Bertram privately thought this a lame and impotent conclusion. For a few minutes he sat thinking deeply, while Wilfred sketched in silence.
“Father Wilfred!” the boy broke forth at last, “why letteth God such things be?”
“If thou canst perceive the answer to that, lad, thou hast sharper sight than I. God knoweth. But what He doth, we know not now. Passing that word, none other response cometh unto us from Him unto whose eyes alone is present the eternal future.”
“Must we then never know it?” asked Bertram drearily.
“Ay—‘thou shalt know hereafter.’ Yet this behest (promise) is given alonely unto them that sue the Lamb whithersoever He goeth above; and they which begin not that suing through the mire of the base court, shall never end it in the golden banquet hall.”
“But what is it to sue the Lamb?” replied Bertram almost impatiently.

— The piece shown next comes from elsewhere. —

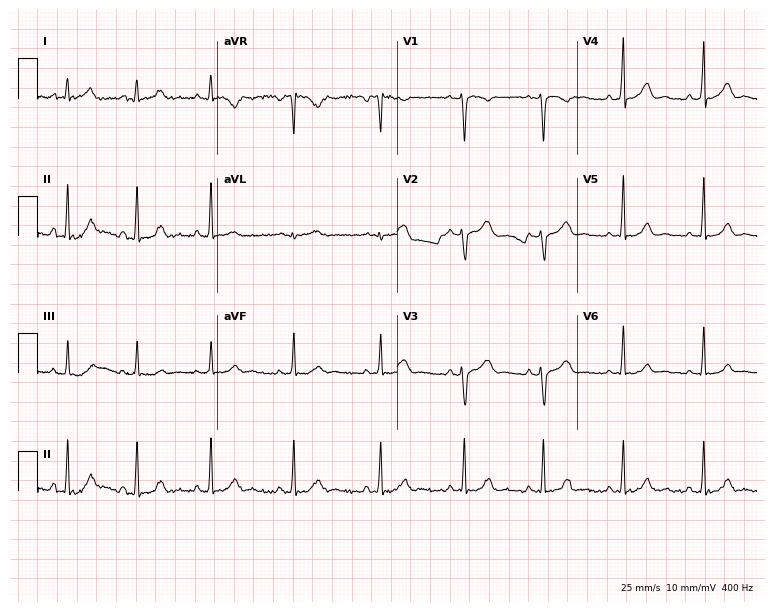
Electrocardiogram (7.3-second recording at 400 Hz), a 36-year-old woman. Overall reading on record: normal ECG.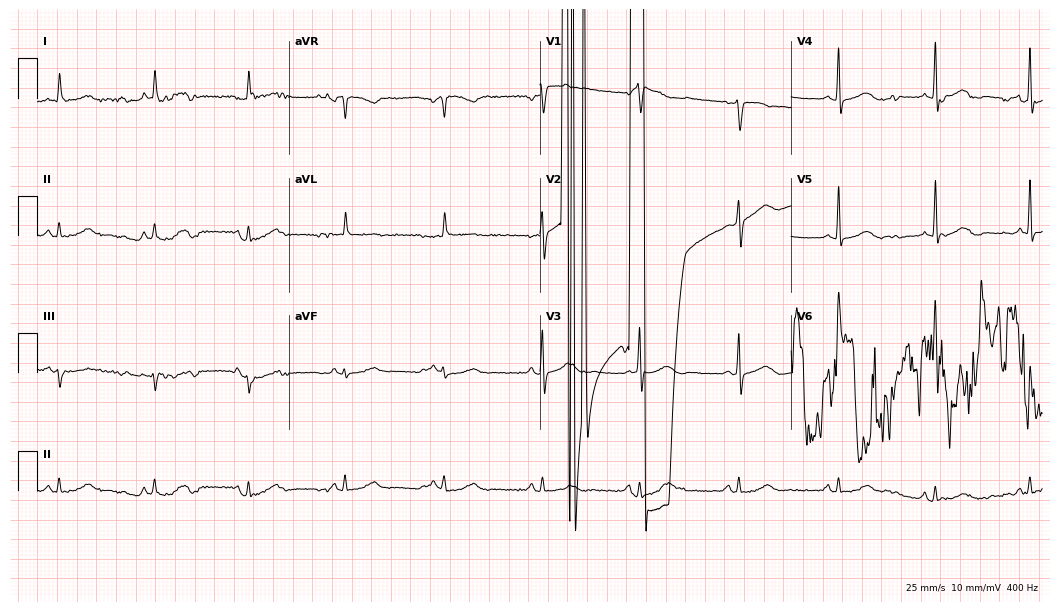
12-lead ECG from a woman, 73 years old. Screened for six findings — first-degree AV block, right bundle branch block, left bundle branch block, sinus bradycardia, atrial fibrillation, sinus tachycardia — none is recorded. Other findings, if any, are not listed.

Wilfred laid down his pen, and looked up into the boy’s face, with one of his sweet smiles flitting across his lips. The sketch was finished at last.
“Dear lad!” he said lovingly, “Bertram Lyngern, ask the Lamb to show thee.”

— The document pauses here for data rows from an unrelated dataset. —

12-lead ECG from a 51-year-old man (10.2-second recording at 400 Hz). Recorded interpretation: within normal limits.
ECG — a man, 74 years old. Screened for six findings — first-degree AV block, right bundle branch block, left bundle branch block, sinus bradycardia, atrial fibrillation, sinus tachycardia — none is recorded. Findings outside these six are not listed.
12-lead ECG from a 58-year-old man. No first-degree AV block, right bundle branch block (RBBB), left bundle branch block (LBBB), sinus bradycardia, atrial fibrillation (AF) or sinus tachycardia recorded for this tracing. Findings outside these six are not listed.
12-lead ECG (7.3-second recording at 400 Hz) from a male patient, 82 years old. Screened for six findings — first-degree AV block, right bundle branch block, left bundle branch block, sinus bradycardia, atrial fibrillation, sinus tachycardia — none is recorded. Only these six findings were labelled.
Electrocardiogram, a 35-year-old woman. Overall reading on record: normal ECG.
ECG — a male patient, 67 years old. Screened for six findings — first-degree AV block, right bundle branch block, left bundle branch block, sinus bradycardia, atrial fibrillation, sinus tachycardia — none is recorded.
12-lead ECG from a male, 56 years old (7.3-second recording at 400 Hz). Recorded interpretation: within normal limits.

Note 1. A title at this time restricted to the Emperor of Germany. The first English King to whom it was applied, was Richard the Second. It is often said that Henry the Eighth was the first to assume it, but this is an error.
Note 2. It is surely not the least interesting association with the Castle of the Wartburg, whose best-known memories are connected with Luther, to remember that it was the home of Rudolph and Gertrude von der Wart.